── Exercise materials ──

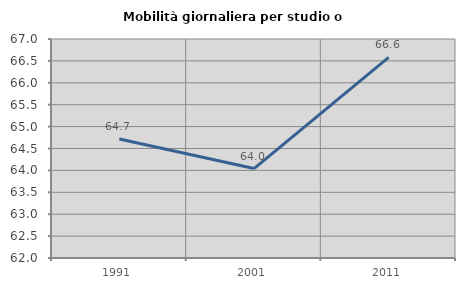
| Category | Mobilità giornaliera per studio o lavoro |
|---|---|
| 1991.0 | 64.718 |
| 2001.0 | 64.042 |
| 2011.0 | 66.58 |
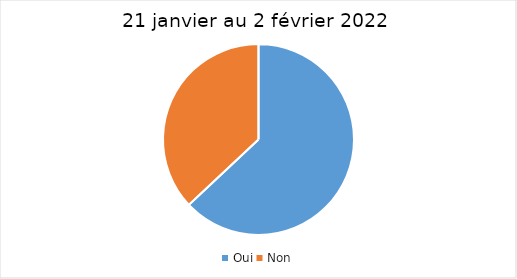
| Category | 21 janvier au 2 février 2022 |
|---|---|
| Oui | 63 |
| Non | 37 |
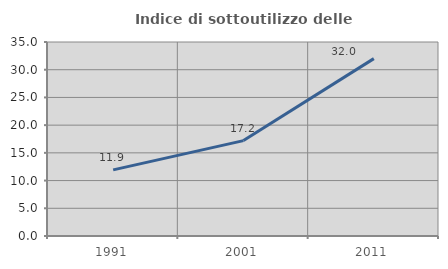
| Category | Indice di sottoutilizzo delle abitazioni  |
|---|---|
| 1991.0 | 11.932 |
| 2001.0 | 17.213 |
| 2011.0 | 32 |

───
── Exercise materials ──

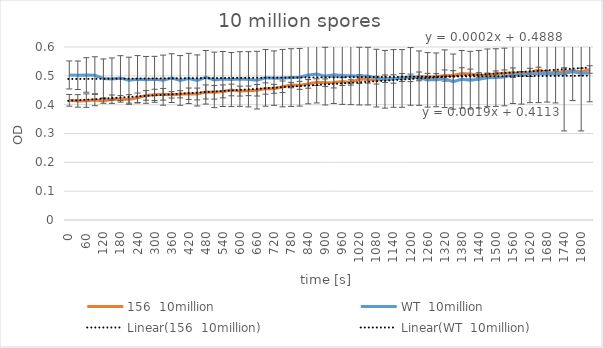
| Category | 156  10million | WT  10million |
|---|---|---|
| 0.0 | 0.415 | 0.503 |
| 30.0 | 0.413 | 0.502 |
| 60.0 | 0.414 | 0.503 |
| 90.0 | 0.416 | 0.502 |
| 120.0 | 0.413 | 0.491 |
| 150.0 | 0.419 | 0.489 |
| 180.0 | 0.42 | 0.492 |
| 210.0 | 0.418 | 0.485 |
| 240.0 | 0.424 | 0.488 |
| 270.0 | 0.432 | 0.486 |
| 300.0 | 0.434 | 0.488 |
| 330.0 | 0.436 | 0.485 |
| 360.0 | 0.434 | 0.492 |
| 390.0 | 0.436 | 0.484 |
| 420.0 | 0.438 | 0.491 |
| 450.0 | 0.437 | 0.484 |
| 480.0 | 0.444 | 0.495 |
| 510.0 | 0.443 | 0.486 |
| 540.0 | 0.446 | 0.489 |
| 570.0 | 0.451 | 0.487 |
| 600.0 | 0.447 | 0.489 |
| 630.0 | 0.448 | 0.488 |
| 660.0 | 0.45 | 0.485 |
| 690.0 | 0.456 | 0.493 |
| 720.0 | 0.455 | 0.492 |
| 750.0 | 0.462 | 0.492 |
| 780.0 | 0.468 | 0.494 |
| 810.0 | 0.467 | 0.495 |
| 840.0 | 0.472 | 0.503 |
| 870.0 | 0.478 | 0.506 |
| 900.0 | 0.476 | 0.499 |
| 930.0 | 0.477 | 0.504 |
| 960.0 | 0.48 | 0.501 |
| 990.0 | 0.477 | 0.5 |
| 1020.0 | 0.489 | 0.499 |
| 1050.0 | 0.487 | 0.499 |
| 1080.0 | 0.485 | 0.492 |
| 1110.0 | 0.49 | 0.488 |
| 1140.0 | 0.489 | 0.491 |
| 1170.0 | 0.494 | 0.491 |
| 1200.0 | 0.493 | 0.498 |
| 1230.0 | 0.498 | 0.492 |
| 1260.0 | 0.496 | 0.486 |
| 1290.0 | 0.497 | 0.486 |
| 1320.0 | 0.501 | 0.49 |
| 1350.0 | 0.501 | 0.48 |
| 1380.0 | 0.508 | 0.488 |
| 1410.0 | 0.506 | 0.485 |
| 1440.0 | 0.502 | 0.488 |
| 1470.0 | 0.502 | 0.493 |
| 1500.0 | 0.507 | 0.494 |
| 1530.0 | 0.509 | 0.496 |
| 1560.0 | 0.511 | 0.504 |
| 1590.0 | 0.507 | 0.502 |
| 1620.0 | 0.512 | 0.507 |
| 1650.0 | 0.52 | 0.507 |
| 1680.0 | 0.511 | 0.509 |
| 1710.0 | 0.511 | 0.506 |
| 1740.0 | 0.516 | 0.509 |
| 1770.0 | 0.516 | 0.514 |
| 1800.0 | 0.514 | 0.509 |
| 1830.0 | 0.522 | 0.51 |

───
── Exercise materials ──

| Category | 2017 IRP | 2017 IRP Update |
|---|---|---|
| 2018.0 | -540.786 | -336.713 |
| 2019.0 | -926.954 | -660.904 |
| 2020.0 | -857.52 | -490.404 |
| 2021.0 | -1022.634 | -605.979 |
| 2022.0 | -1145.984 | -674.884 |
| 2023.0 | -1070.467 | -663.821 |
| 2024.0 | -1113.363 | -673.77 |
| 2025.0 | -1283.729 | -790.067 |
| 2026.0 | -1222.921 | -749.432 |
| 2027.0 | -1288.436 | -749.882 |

───

▶ How to complete this task:
Take the lines above from the one containing "0.48 | 0.501 |" to the one containing "0.501 | 0.49 |" and retype them exactly, both ends included, with nothing added.

▶ Answer to the problem:
| 960.0 | 0.48 | 0.501 |
| 990.0 | 0.477 | 0.5 |
| 1020.0 | 0.489 | 0.499 |
| 1050.0 | 0.487 | 0.499 |
| 1080.0 | 0.485 | 0.492 |
| 1110.0 | 0.49 | 0.488 |
| 1140.0 | 0.489 | 0.491 |
| 1170.0 | 0.494 | 0.491 |
| 1200.0 | 0.493 | 0.498 |
| 1230.0 | 0.498 | 0.492 |
| 1260.0 | 0.496 | 0.486 |
| 1290.0 | 0.497 | 0.486 |
| 1320.0 | 0.501 | 0.49 |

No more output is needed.